LA GIORNATA DELL’APOSTOLO PIETRO


Sia la scorsa domenica sia quella che ora celebriamo vedono come protagonista la figura di Pietro, esaltata nella sua missione di “pietra” sicura e stabile, costituita da Cristo per la sua Chiesa, ma anche figura riconosciuta nella sua fragilità di uomo, il quale «non pensa secondo Dio, ma secondo gli uomini», come si dice nell’odierno Vangelo (Matteo 16,21-27).

È impresa impossibile delineare un profilo del primo degli apostoli in poche righe: si pensi che la pura e semplice presenza del suo nome (Pétros in greco per 154 volte, 27 come Simone e 9 con l’arainaico Kefa, “pietra”) è inferiore solo a quella di Gesù Cristo.
Faremo, perciò, solo un bozzetto, usando come simbolo lo scorrere di una giornata.

C’è innanzitutto l’alba della vocazione che ha come fondale quel lago di Tiberiade solcato tante volte in barca in compagnia del fratello Andrea: «Seguitemi, vi farò pescatori di uomini». A quelle parole di Gesù, «essi, lasciate le reti, subito lo seguirono» (Matteo 4,19-20). Iniziava, così, la grande giornata apostolica che avrebbe conosciuto tanti eventi narrati dai Vangeli. Essa ha il suo ideale mezzodì a Cesarea di Filippo di fronte a quella domanda capitale di Cristo: «Ma voi chi dite che io sia?». «Tu sei il Cristo, il Figlio del Dio vivente» (16,15-16), risponde Pietro.

E subito seguono quelle parole di Gesù che renderanno Simone il primo nella lista dei Dodici: «Tu sei Pietro e su questa pietra edificherò la mia Chiesa...» (Matteo 16,18).
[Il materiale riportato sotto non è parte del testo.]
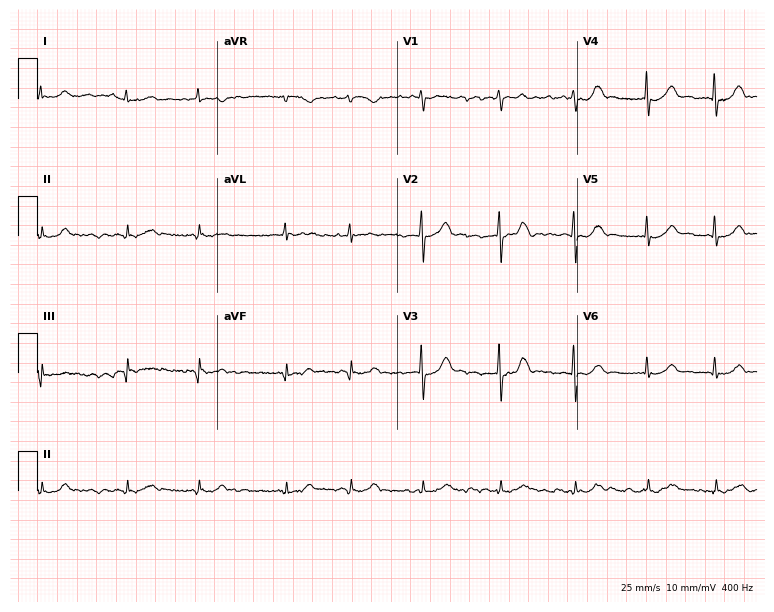
12-lead ECG from a 22-year-old man. Findings include atrial fibrillation.

Tre sono i simboli applicati all’apostolo in quella pagina che si è letta domenica scorsa. Il primo è quello della pietra-roccia, evocata nel nome stesso Pietro-Kefa e segno di stabilità e sicurezza: l’apostolo rende visibile nella storia la fondazione primaria e divina di Cristo sulla quale poggia la comunità cristiana.

Le “chiavi” sono il secondo simbolo, da noi presentato nella precedente puntata della nostra rubrica come emblema di autorità giuridica ma anche di insegnarnento. Il terzo simbolo è un’immagine di tipo forense, è il “legare e sciogliere”, ossia il rimettere i peccati nel nome del Signore, nia anche l’ammonire, l’esortare, il formare nella fede i fratelli. La vita di Pietro, però, conosce anche la sera e la notte, ossia il tempo della crisi, dell’oscurità, del tradimento. Chi non ricorda il triplice rinnegamento che si consuma nel cortile del palazzo del sommo sacerdote, proprio mentre Gesù è processato? «Cominciò a imprecare e a giurare: Io non conosco quell’uomo!» (Matteo 26,74).

Ma dal baratro di quella notte Pietro emerge non solo con le lacrime del suo pentimento, ma anche con la triplice professione d’amore che l’evangelista Giovanni gli mette in bocca davanti a Cristo risorto, proprio sul litorale di quel lago ove aveva incontrato Gesù per la prima volta: «Signore, tu sai che io ti amo». Ed è così che egli riceve di nuovo in modo solenne il mandato di «pascere gli agnelli» del gregge della Chiesa (Giovanni 21,1 5-19).

In quell’occasione Cristo fa balenare a Pietro anche il suo destino ultimo terreno, quello del martirio, «la morte con la quale egli avrebbe glorificato Dio». E da allora l’apostolo annunzierà al mondo la parola di quel Risorto che egli per primo aveva incontrato all’alba di Pasqua, come ci ricordano Giovanni (20,1-10) e lo stesso Paolo (1corinzi 15,5). Sarà lui a intervenire autorevolmente negli eventi fondamentali della Chiesa delle origini, a partire dalla Pentecoste fino al concilio di Gerusalemme, secondo la narrazione offerta dagli Atti degli Apostoli, la seconda opera lucana che ci riserva — con le due lettere che vanno sotto il nome di Pietro — un’ultima, intensa memoria del suo ministero e della sua parola.